DATA:
----

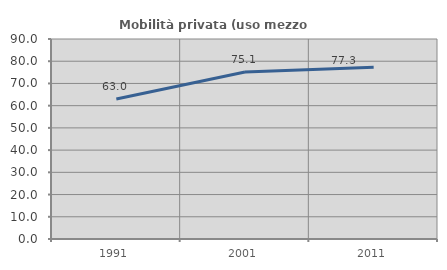
| Category | Mobilità privata (uso mezzo privato) |
|---|---|
| 1991.0 | 62.991 |
| 2001.0 | 75.13 |
| 2011.0 | 77.319 |
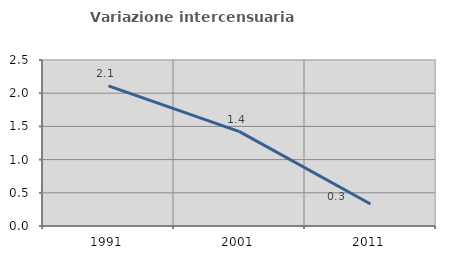
| Category | Variazione intercensuaria annua |
|---|---|
| 1991.0 | 2.111 |
| 2001.0 | 1.422 |
| 2011.0 | 0.332 |

----

WORK TASK: The lines beginning with the one that holds "intercensuaria annua |" and ending with the last line of the data above are to be reproduced exactly, and nothing else.

RESPONSE TO THIS TASK:
| Category | Variazione intercensuaria annua |
|---|---|
| 1991.0 | 2.111 |
| 2001.0 | 1.422 |
| 2011.0 | 0.332 |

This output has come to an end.